Almost equally unsatisfactory were negotiations concerning debts owed by Allied governments to the United States. This debt, with unpaid interest, amounted by 1922 to about $11,000,000,000. Early in that year Congress passed an act providing for a commission to refund or convert this debt and to extend the time of payment, provided, however, that the maturity of any obligation should not extend beyond June 15, 1947. Our debtors brought forward a great variety of arguments for our canceling these debts altogether, and some sentiment in favor of such a step was expressed by certain Americans, notably by those anxious to sell goods in Europe. But public sentiment was in the main in favor of collecting the debt. On October 16, 1922, Great Britain made an interest payment of $50,000,000, and turned over a like sum on the 15th of the following month. Early in January, 1923, a British financial mission, headed by Stanley Baldwin, Chancellor of the Exchequer, arrived in the United States and after protracted negotiations an agreement was finally reached between the two governments regarding payment of the debt. The total sum, including unpaid interest, amounted on December 15, 1922, to $4,604,128,0855.74. Of this amount $4,128,085.74 was to be paid in cash. For the remainder British bonds were to be issued to the United States at par, bearing interest at three per cent, payable semi-annually, the principal to be payable in installments for sixty-two years, with the privilege of earlier payment on any interest date upon ninety days' notice.

Efforts made to reach similar understandings with France and other debtor nations failed. It seems altogether probable that a large part of the money advanced by us to our allies during the war will never be repaid.

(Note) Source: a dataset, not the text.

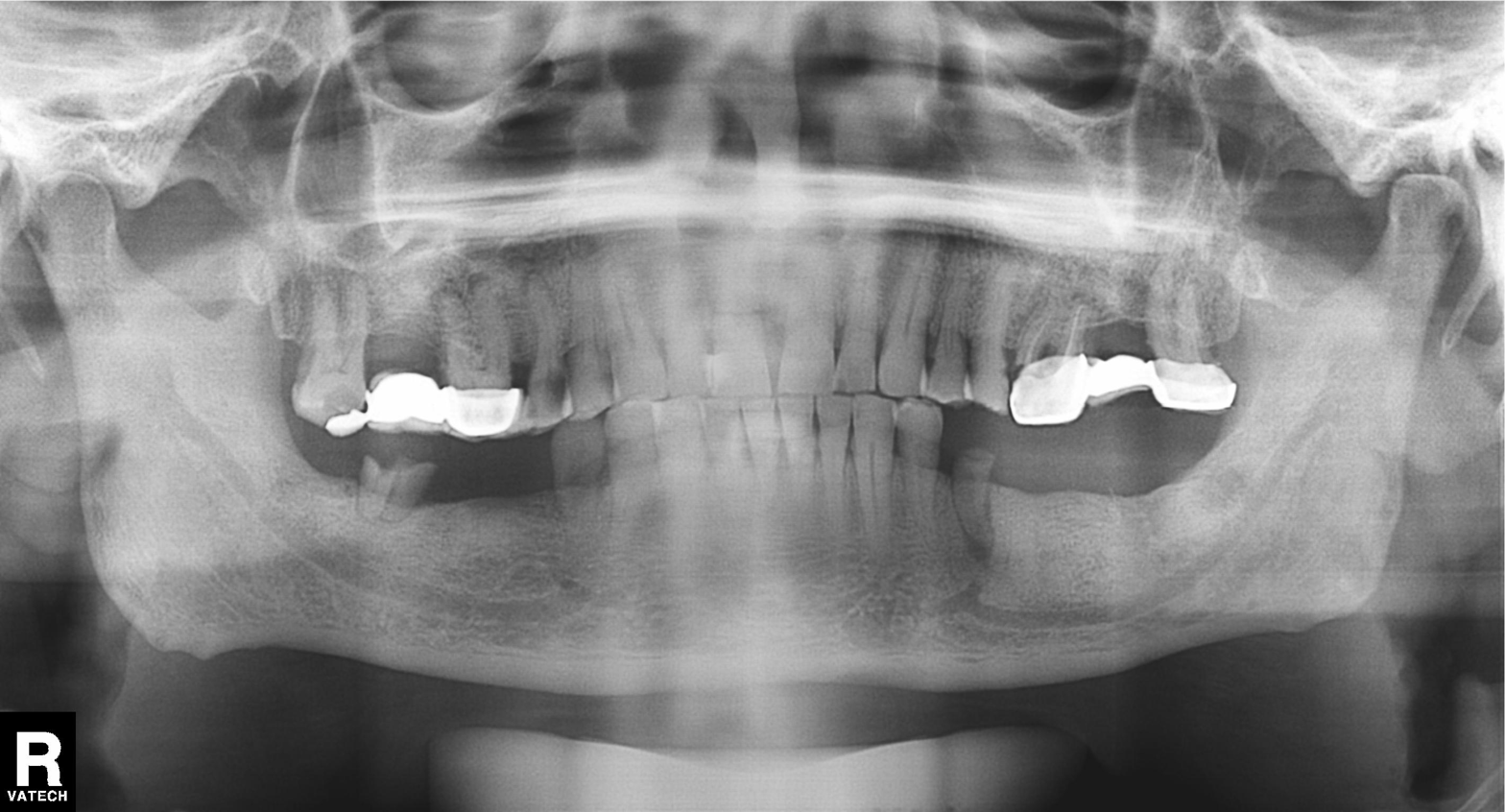
Panoramic dental radiograph (orthopantomogram). Finding: dental caries (cavities).

On February 24, 1923, President Harding transmitted to the Senate a special message asking its consent to the participation of the United States in the International Court of Justice established under the auspices of the League of Nations at The Hague. At the same time he made it clear that such adhesion should not involve any legal relation to the League of Nations or the assumption of any obligations by the United States under the terms of the Covenant of the League of Nations. The proposal was well received by the general public, but it became apparent that it would be opposed by a number of Senators, including certain so-called "irreconcilable" Republicans.

Meanwhile business conditions had been rapidly improving. During 1922 stocks and bonds rose far beyond their lowest levels, and by 1923, instead of lack of employment, there was actually a dearth of workers. Despite many unsolved problems, including that of high taxes, it was clear that the United States, despite the direful predictions of pessimistic prophets, was entering upon a new era of prosperity.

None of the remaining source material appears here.